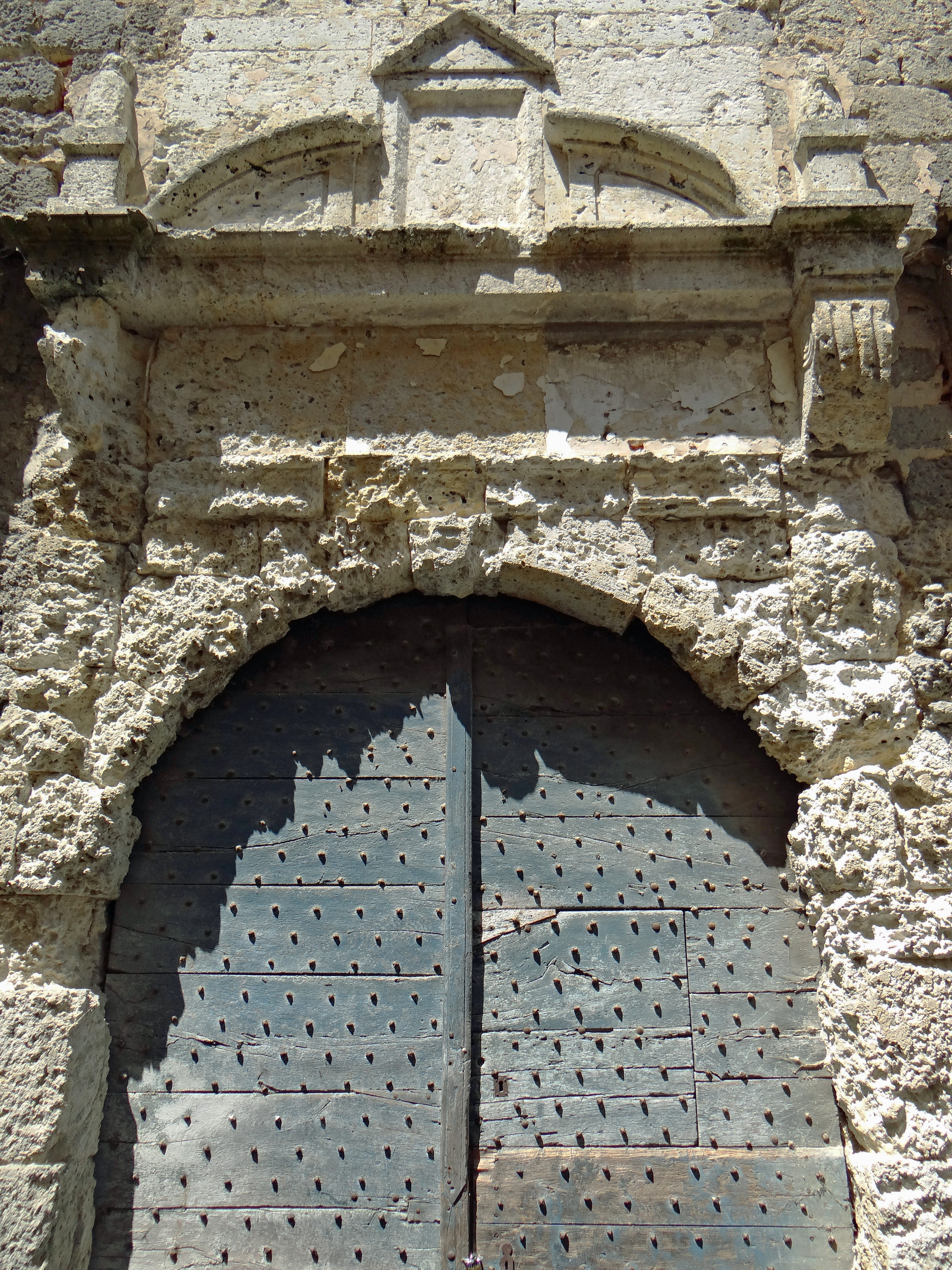 Nérac - Mairerie - Porte, rue de l'Ecole
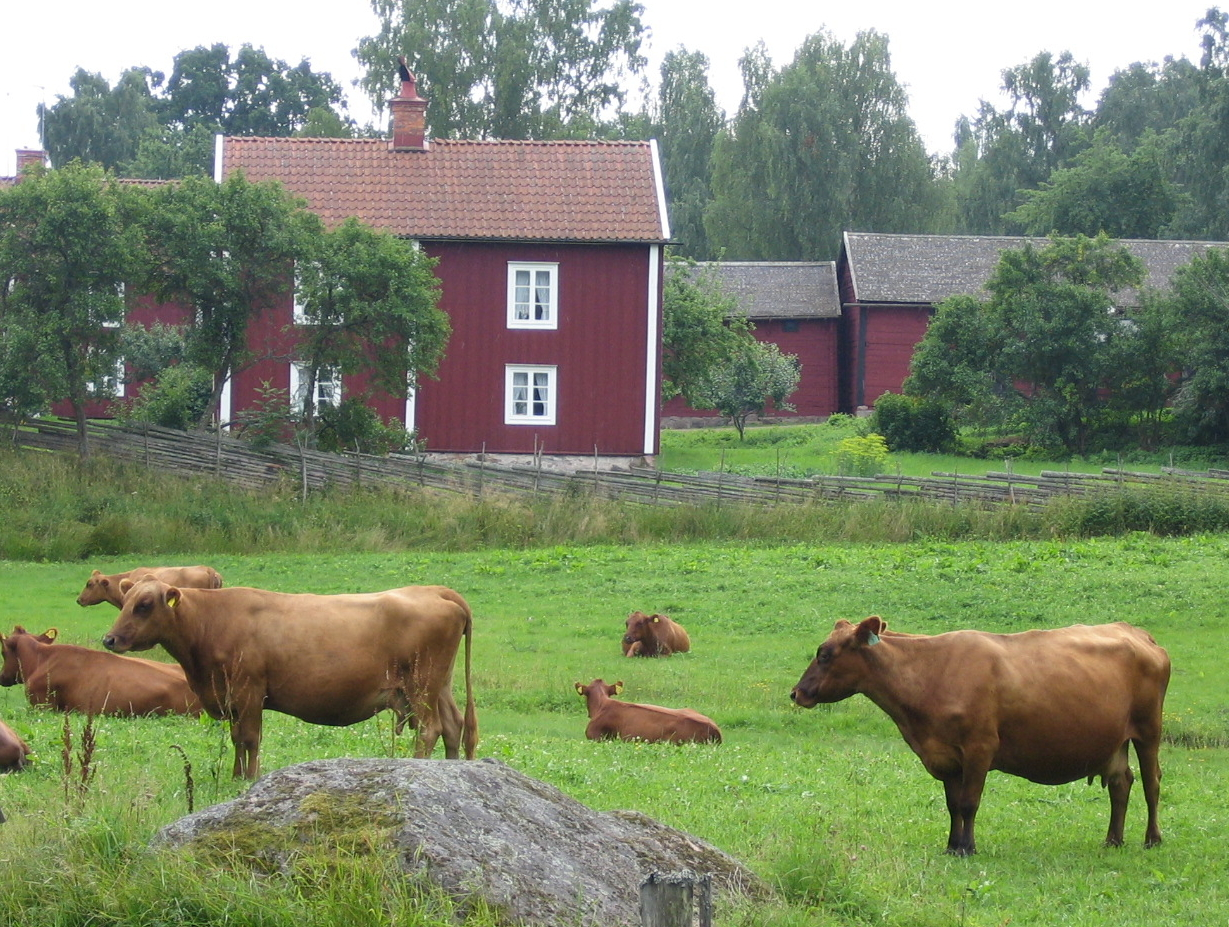 Stensjö by, Oskarshamns kommun
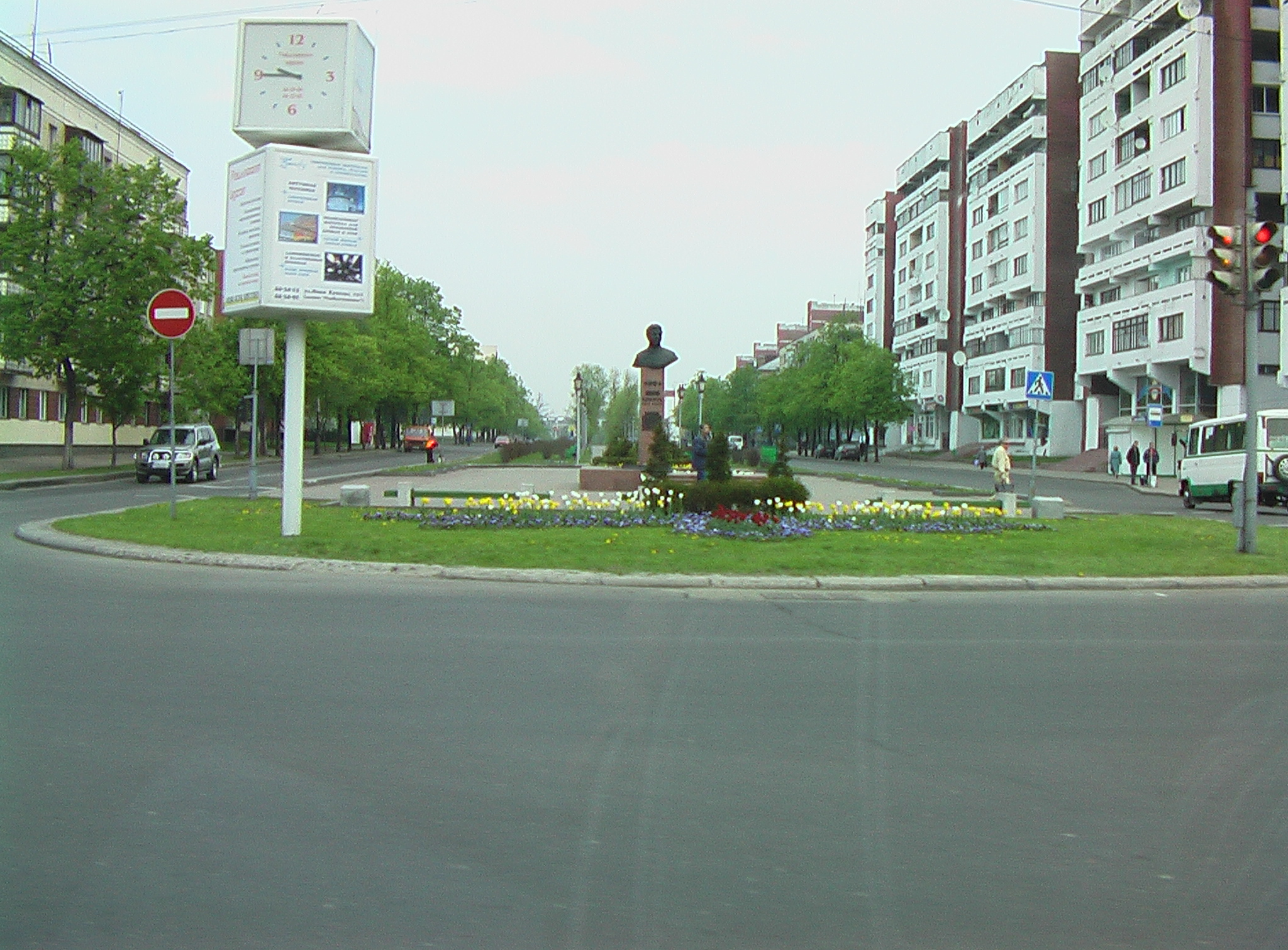 центр города Бреста
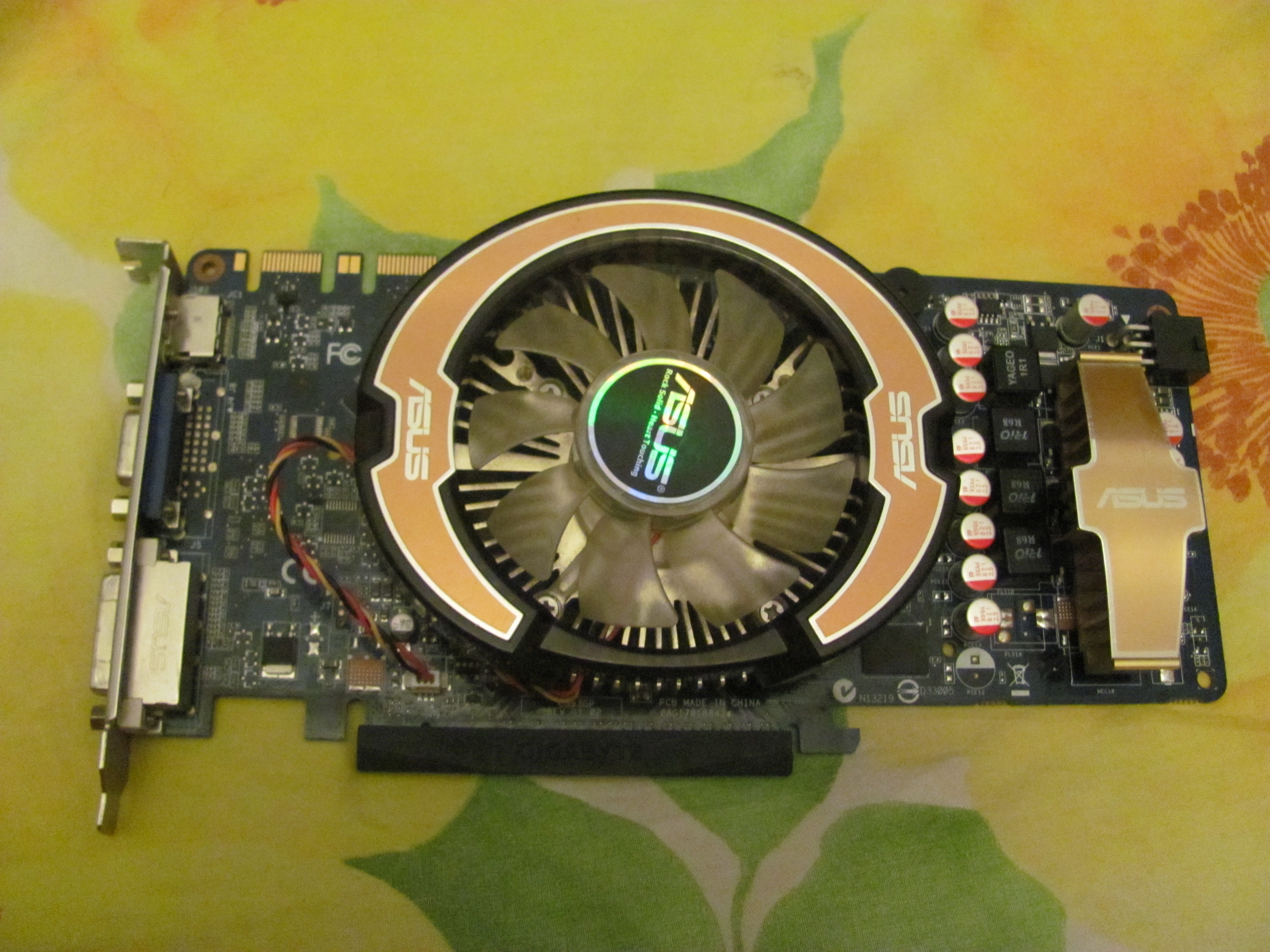 NVIDIA GeForce 9800 GT 1GB, одна из лучших видеокарт своего времени.
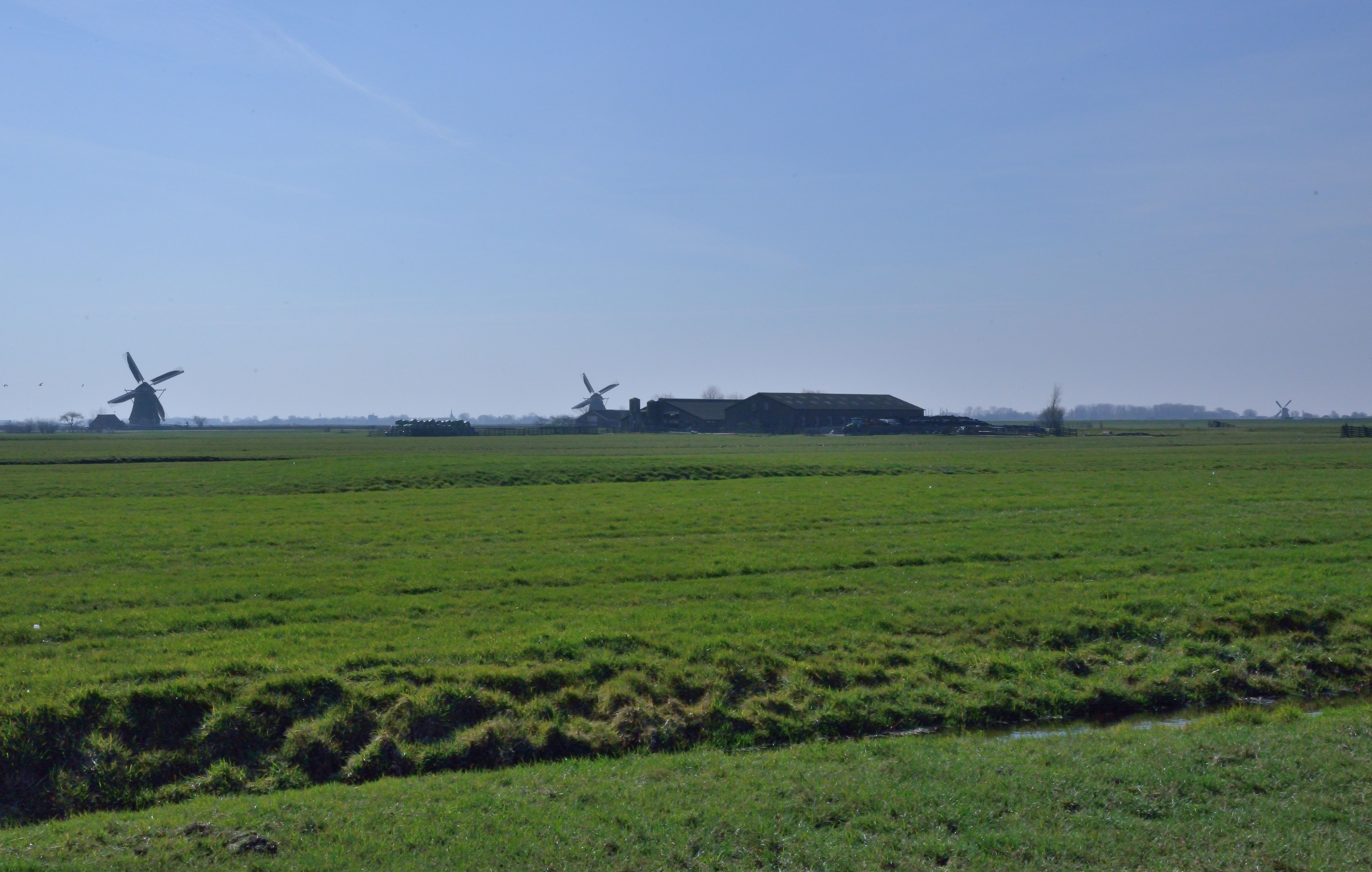 Aarlanderveen Molen No.4, De Put met de andere drie molens van de viergang
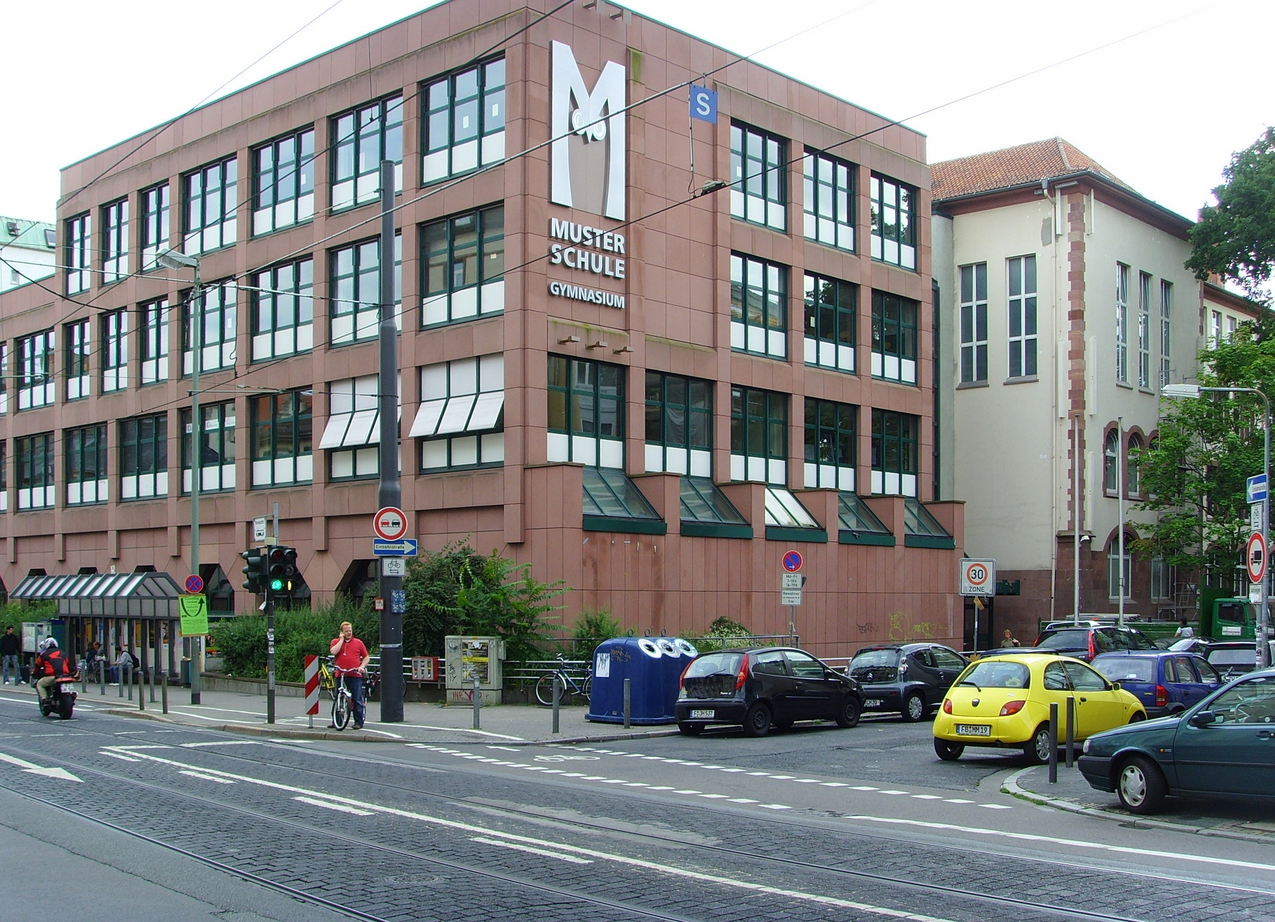 Gebäude der Musterschule in Frankfurt am Main (Teilansicht)
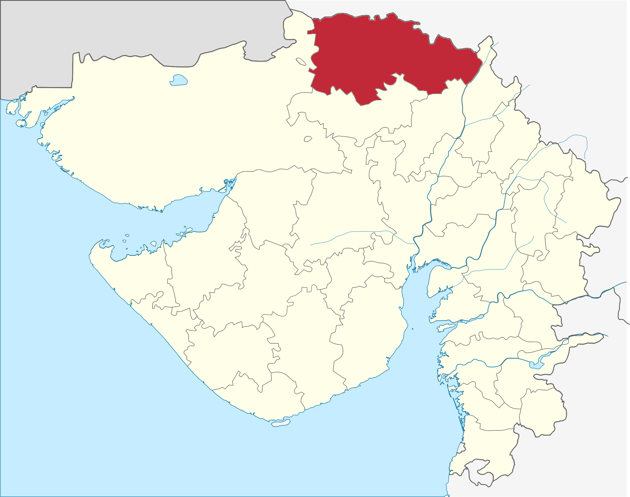 Distrito de Banaskantha en Gujarat
:::::
> [Your objective] When you retype the records, keep every word exactly as written and exclude the pictures.

> [Solution for this exercise]
 Nérac - Mairerie - Porte, rue de l'Ecole
 Stensjö by, Oskarshamns kommun
 центр города Бреста
 NVIDIA GeForce 9800 GT 1GB, одна из лучших видеокарт своего времени.
 Aarlanderveen Molen No.4, De Put met de andere drie molens van de viergang
 Gebäude der Musterschule in Frankfurt am Main (Teilansicht)
 Distrito de Banaskantha en Gujarat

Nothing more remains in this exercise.